Some yellow bell pepper, onions, and jalapeños added.






Pepperoni added.






More cheese. Can’t have enough cheese on a pizza fattie. 






Rolled up.






Rolling the log and bacon weave together.






Fattie wrapped and into the fridge to set up a bit while I get the smoker going.

Started a chimney for the wsm and while it was warming up I started cutting some of the 3 1/2 acres of grass I have to cut around the ranch. 

Now @smokingal taught me to start 10-12 coals for the wsm to get it going about 225 and that’s proved to be great advice so far! Thanks Al! But I wanted to run the wsm hotter today because I’m smoking a half chicken and a fattie! So I went with 17 coals. No real scientific reason for this, just figured a few more coals would help it run hotter.

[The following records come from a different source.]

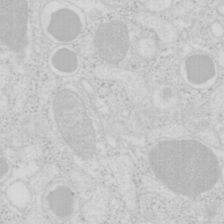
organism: Mouse
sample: Pancreas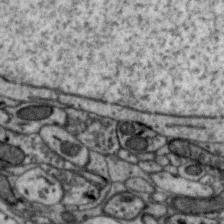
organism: Zebra finch
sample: Brain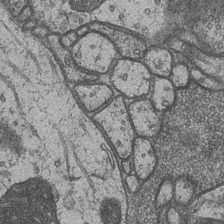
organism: Drosophila
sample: Optic medulla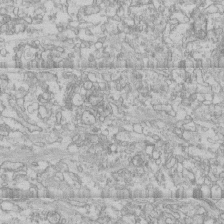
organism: Human
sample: CRL-1474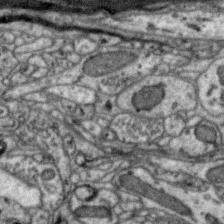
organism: Zebra finch
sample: Brain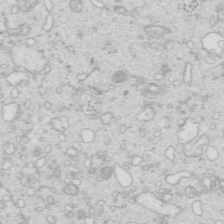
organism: Mouse
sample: Multiciliated cells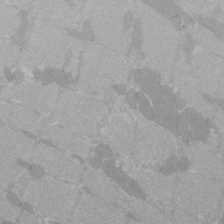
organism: C57BL Mouse
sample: Tibialis anterior muscle cell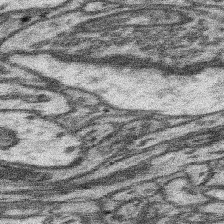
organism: Mouse
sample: Somatosensory cortex neuropil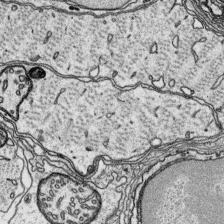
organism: Platynereis dumerilii
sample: Parapodia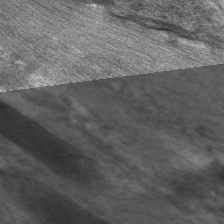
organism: C. elegans
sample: Pharynx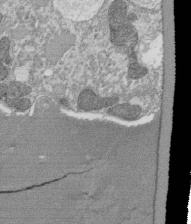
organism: Tetrahymena
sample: Cilia in tetrahymena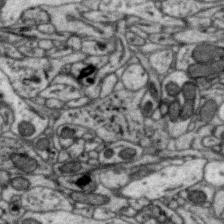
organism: Zebra finch
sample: Brain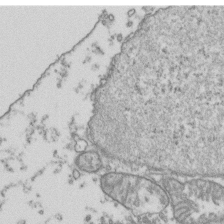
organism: Human
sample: Activated Jurkat CD4+ T cells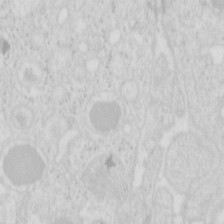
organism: Mouse
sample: Pancreas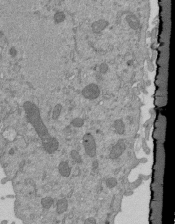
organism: Mouse
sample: ED-1 cell nuclei; centrioles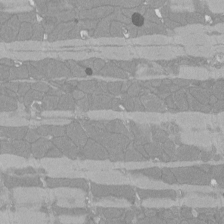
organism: Rat
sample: Left ventricle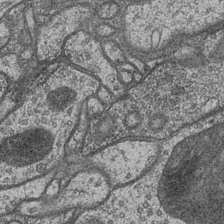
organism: Drosophila
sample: Optic medulla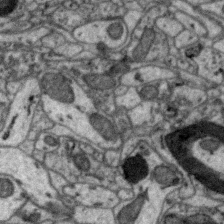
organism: Zebra finch
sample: Brain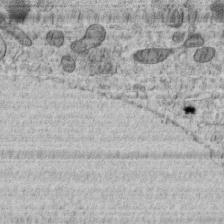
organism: C. elegans
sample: C. elegans embryo early stage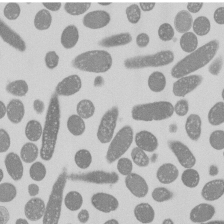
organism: E. coli
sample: Bacterial nucleoid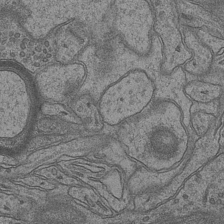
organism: Mouse
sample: CA1 Hippocampus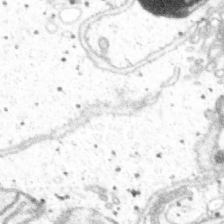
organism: Human
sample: HeLa cells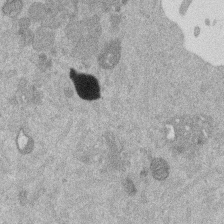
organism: Mouse
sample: Dividing mouse embryo 1 cell stage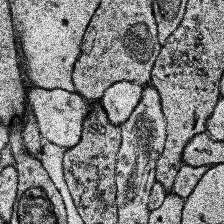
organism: Human
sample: Temporal Lobe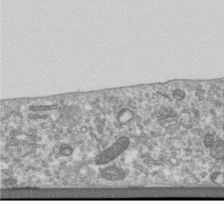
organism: Human
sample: Centriole in RPE cells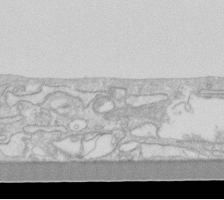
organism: Human
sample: Fibroblast cells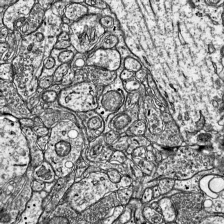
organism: Mouse
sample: Visual Cortex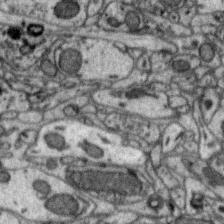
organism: Zebra finch
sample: Brain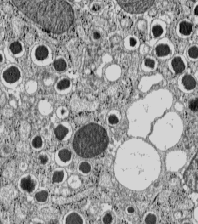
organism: C57BL Mouse
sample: Pancreatic islet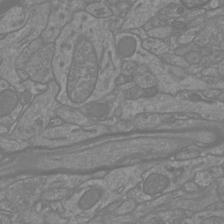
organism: Mouse
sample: Cortical neurons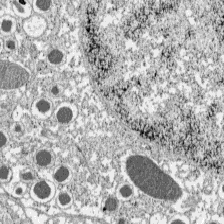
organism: C57BL Mouse
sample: Pancreatic islet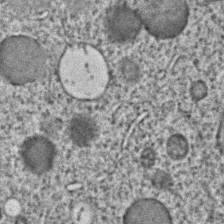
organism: C. elegans
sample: C. elegans embryo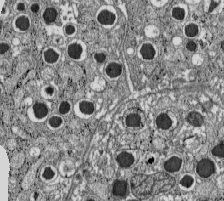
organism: C57BL Mouse
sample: Pancreatic islet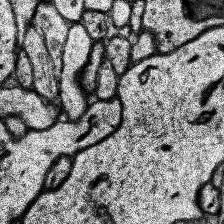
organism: Human
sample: Temporal Lobe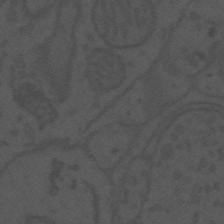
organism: Mouse
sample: Suprachiasmatic nucleus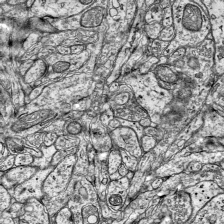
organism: Mouse
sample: Visual Cortex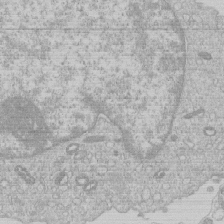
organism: Human
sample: Macrophage cells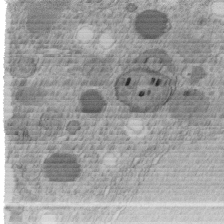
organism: C. elegans
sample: C. elegans embryo early stage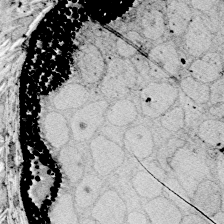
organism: Zebrafish
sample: Whole-Brain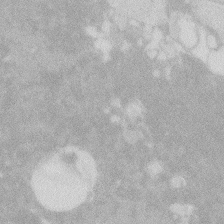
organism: Zebrafish
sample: Macrophage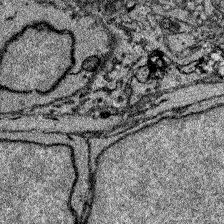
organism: Zebrafish
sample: Larval olfactory bulb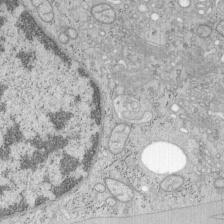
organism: Mouse
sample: OT-I killer T cells with ID8 ovarian cancer cells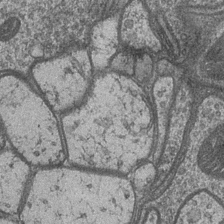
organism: Drosophila
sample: Optic medulla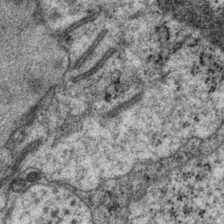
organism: P. pacificus
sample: Pharynx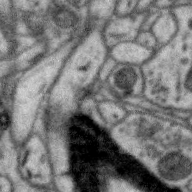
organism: Zebra finch
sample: Brain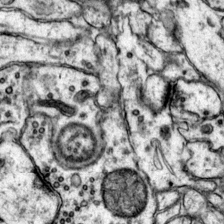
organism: Mouse
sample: Primary visual cortex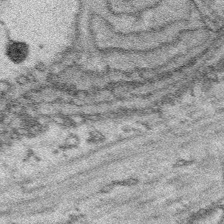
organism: Platynereis dumerilii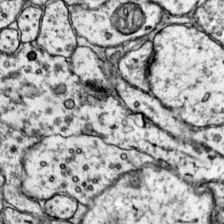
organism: Mouse
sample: Primary visual cortex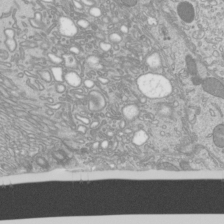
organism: Mouse
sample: Cilia; mouse epididymis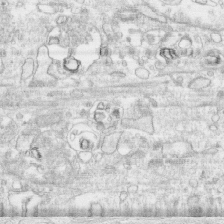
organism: Human
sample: CRL-1474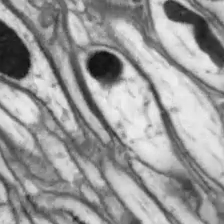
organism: Drosophila
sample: Optic lobe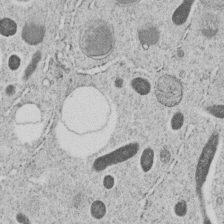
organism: C. elegans
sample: C. elegans embryo early stage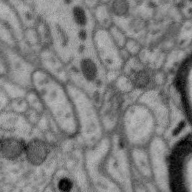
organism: Zebra finch
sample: Brain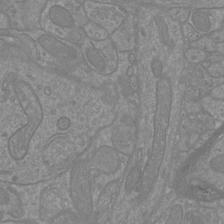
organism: Mouse
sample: Cortical neurons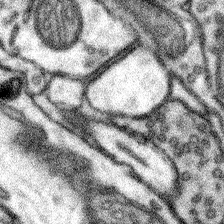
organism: Mouse
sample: Somatosensory cortex neuropil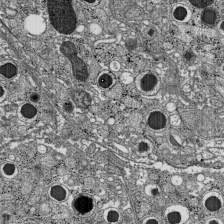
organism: C57BL Mouse
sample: Pancreatic islet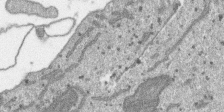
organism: Human
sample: Lung epithelial cells infected with SARS-CoV-2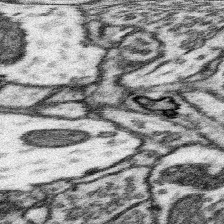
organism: Mouse
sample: Somatosensory cortex neuropil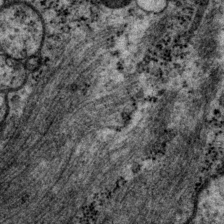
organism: P. pacificus
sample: Pharynx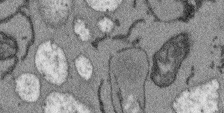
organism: Arabidopsis thaliana
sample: Root tip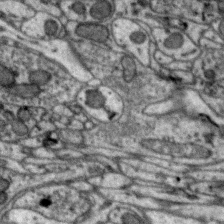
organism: Zebra finch
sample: Brain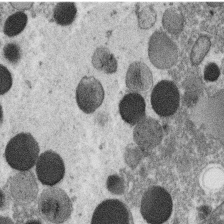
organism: C. elegans
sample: C. elegans oocyte; sperm cells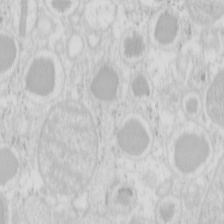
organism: Mouse
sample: Pancreas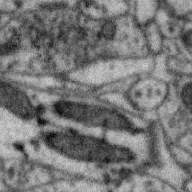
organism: Zebra finch
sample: Brain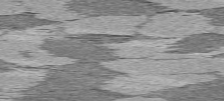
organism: C57BL Mouse
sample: Heart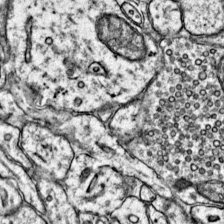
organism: Mouse
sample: Primary visual cortex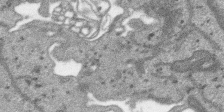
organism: Human
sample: Lung epithelial cells infected with SARS-CoV-2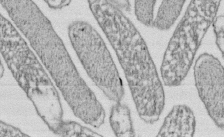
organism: E. coli
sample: Bacterial nucleoid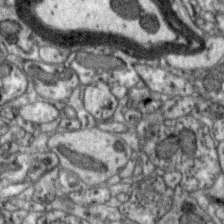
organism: Zebra finch
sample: Brain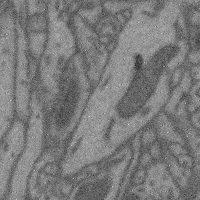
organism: Mouse
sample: Cerebral cortex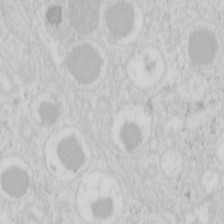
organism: Mouse
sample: Pancreas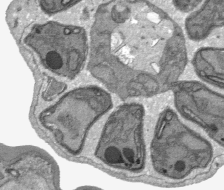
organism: Plasmodium falciparum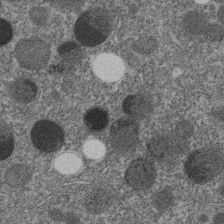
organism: C. elegans
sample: C. elegans embryo early stage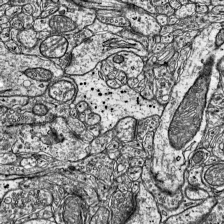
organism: Mouse
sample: Visual Cortex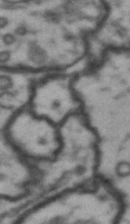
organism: Drosophila
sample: Brain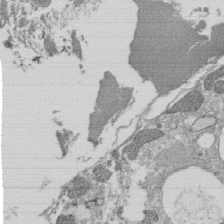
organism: Tetrahymena
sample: Cilia in tetrahymena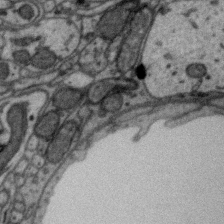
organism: Zebra finch
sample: Brain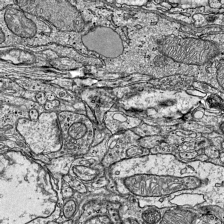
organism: Mouse
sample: Visual Cortex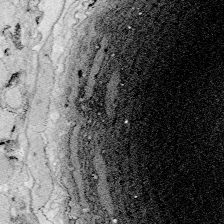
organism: Zebrafish
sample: Whole-Brain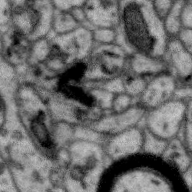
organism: Zebra finch
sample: Brain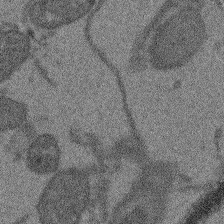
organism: Arabidopsis thaliana
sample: Root tip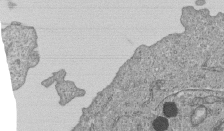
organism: Human
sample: MDA-MB-231 cells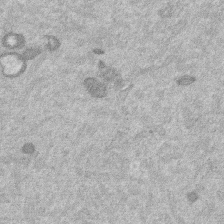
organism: Mouse
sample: Dividing mouse embryo 1 cell stage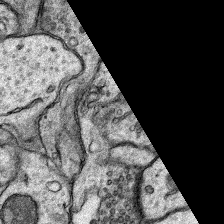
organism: Rat
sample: Hippocampus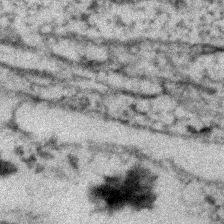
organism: Zebrafish
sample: Zebrafish embryo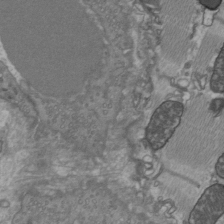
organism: C57BL Mouse
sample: Heart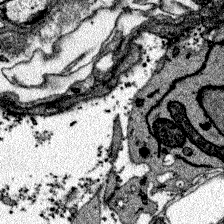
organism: Zebrafish
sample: Larval olfactory bulb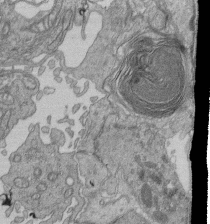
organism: Human
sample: Retinal organoid Rod and Cone cells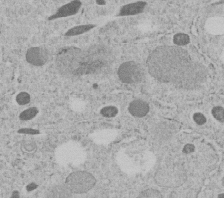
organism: C. elegans
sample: C. elegans embryo early stage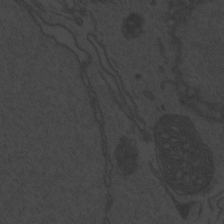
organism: Zebrafish
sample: Macrophage infected with Toxoplasma gondii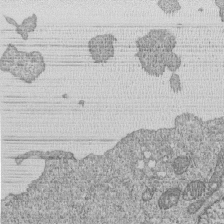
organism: Human
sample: MDA-MB-231 cells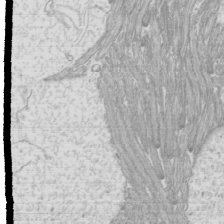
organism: Mouse
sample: Cilia; mouse epididymis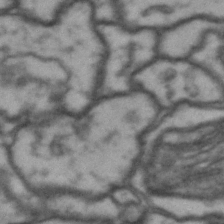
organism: Drosophila
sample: Brain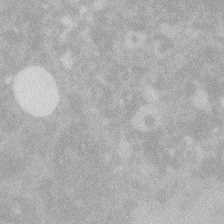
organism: Zebrafish
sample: Macrophage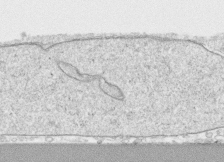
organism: Human
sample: CRL-1474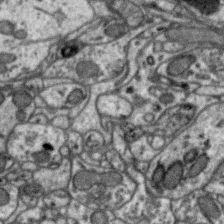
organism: Zebra finch
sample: Brain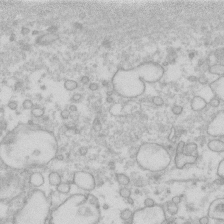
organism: Human
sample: Fibroblast cells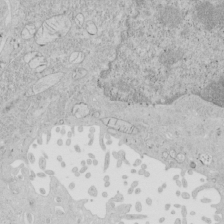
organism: Human
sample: Mitochondria in HCT116 cells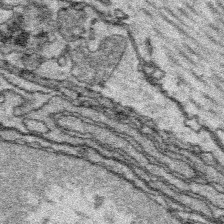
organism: Platynereis dumerilii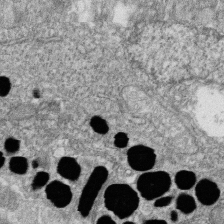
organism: Zebrafish
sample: Cilia; retinal pigment epithelium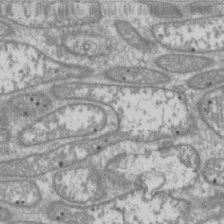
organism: Drosophila
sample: Cell division; meiosis; drosophila spermatocytes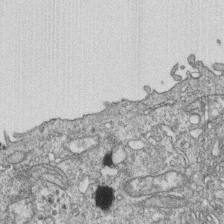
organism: Human
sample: HeLa cell HIV synapse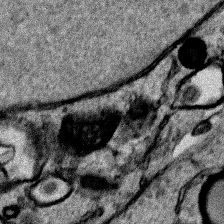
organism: Human
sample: Mitochondria in HCT116 cells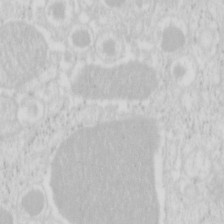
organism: Mouse
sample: Pancreas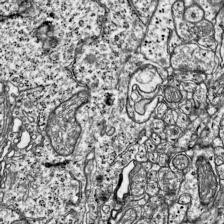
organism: Mouse
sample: Visual Cortex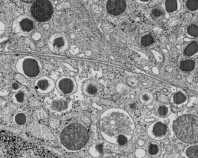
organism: C57BL Mouse
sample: Pancreatic islet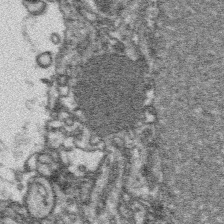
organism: Platynereis dumerilii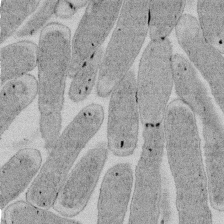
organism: E. coli
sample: Bacterial nucleoid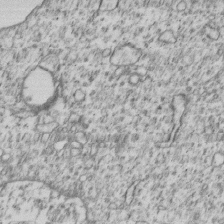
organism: Human
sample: MDA-MB-231 cells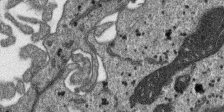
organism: Human
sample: Lung epithelial cells infected with SARS-CoV-2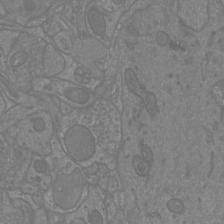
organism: Mouse
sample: Cortical neurons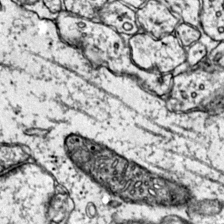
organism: Mouse
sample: Primary visual cortex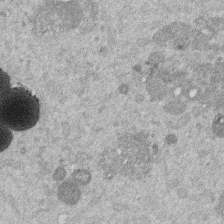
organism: Mouse
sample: Dividing mouse embryo 1 cell stage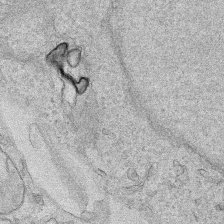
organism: Human
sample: Mitochondria in HCT116 cells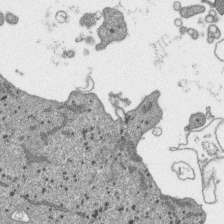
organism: Human
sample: Lung epithelial cells infected with SARS-CoV-2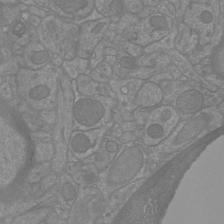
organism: Mouse
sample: Cortical neurons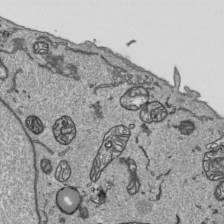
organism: Human
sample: Mitochondria in HCT116 cells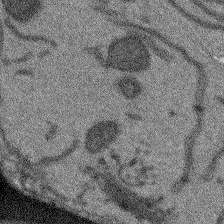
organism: Arabidopsis thaliana
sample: Root tip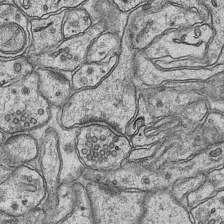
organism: Mouse
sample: CA1 Hippocampus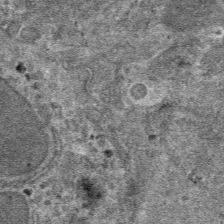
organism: Mouse
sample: Mouse hepatocytes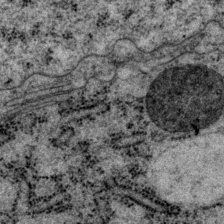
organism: P. pacificus
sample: Pharynx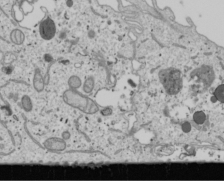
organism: Human
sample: Mitochondria in U2OS cells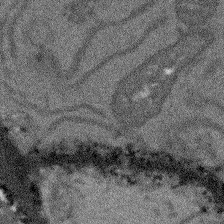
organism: Arabidopsis thaliana
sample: Root tip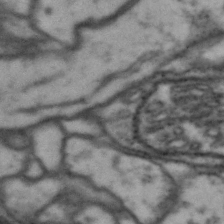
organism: Drosophila
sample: Brain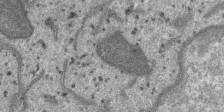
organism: Human
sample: Lung epithelial cells infected with SARS-CoV-2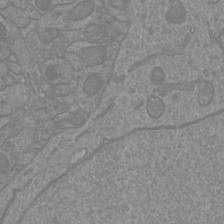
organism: Mouse
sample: Cortical neurons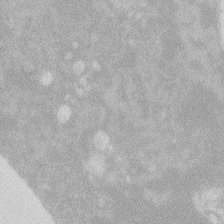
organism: Zebrafish
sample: Macrophage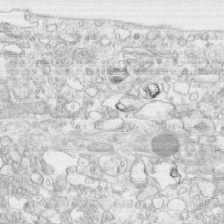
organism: Human
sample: CRL-1474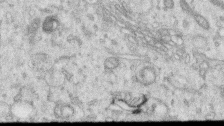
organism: Human
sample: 1205lu cells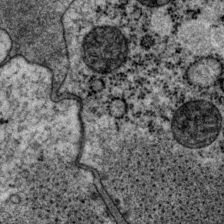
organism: P. pacificus
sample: Pharynx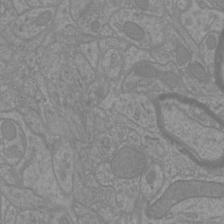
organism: Mouse
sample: Cortical neurons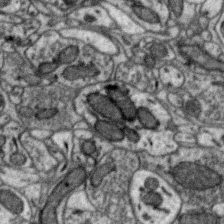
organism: Zebra finch
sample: Brain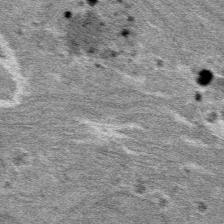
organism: Mouse
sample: Mouse hepatocytes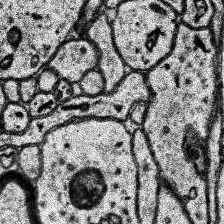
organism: Human
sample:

With all vents open, and 17 white hot coals in the middle of the wsm I kept on cutting the lawn. Half hour later we’re at 315. Works for me so time to get the meat on! 






Hot coals meet the apple wood and charcoal!






About half hour in and the chicken and fattie are taking on some color.






While the smoker is doing its thing I finish up some grass mowing,
And start the pickle brine! 






Had enough cumbers to do 12 jars on this day. All sweet/hot.






Experimented with a few jars. It’s one had a dried habanero from last years garden. A few more jars have dried ghost peppers from last year. Should be interesting! 

After the pickles, went out and did some water work with scout. Hasn’t rained here in a while and the water level is way down. 






Scout doing some water T in super champion pond.

About 2 hours in and the smoke was about done. Best I can tell the smoker ran between 275-315 the whole time. I was all over so I had no time to babysit it. 






Dinner off the wsm!






Decent looking fattie. Getting ready for this years fattie contest so all the practice I can get helps. 






Cut into delicious fattie slices!






Gooey top shot! Turned out pretty good!






Chicken came out pretty good as well! I love chicken on the wsm! 






After dinner scout and I were back at it doing some land blind work. We have a month to get ready for the hunt tests so we’re training hard!

Busy day at the ranch. No free time to get into trouble! That’s a good thing! Finished off the day with a few bourbons!

Hope y’all had a great weekend! Thanks for looking! 

Scott


----------



## gmc2003 (Jul 30, 2018)

That's one fine looking fatty and chicken Scott. Nice job.

Point for sure.

Chris


----------



## hillbillyrkstr (Jul 30, 2018)

Lmao! Just noticed I used milf Italian sausage instead of mild Italian. Oh well, wife bought it.... must have been on sale!


----------



## hillbillyrkstr (Jul 30, 2018)

Thanks Chris! Really stating to like this wsm.


----------



## chilerelleno (Jul 30, 2018)

> Basic pizza fattie. Can’t go wrong with these. Milf Italian sausage, covered with red pepper flakes, sauce, and cheese.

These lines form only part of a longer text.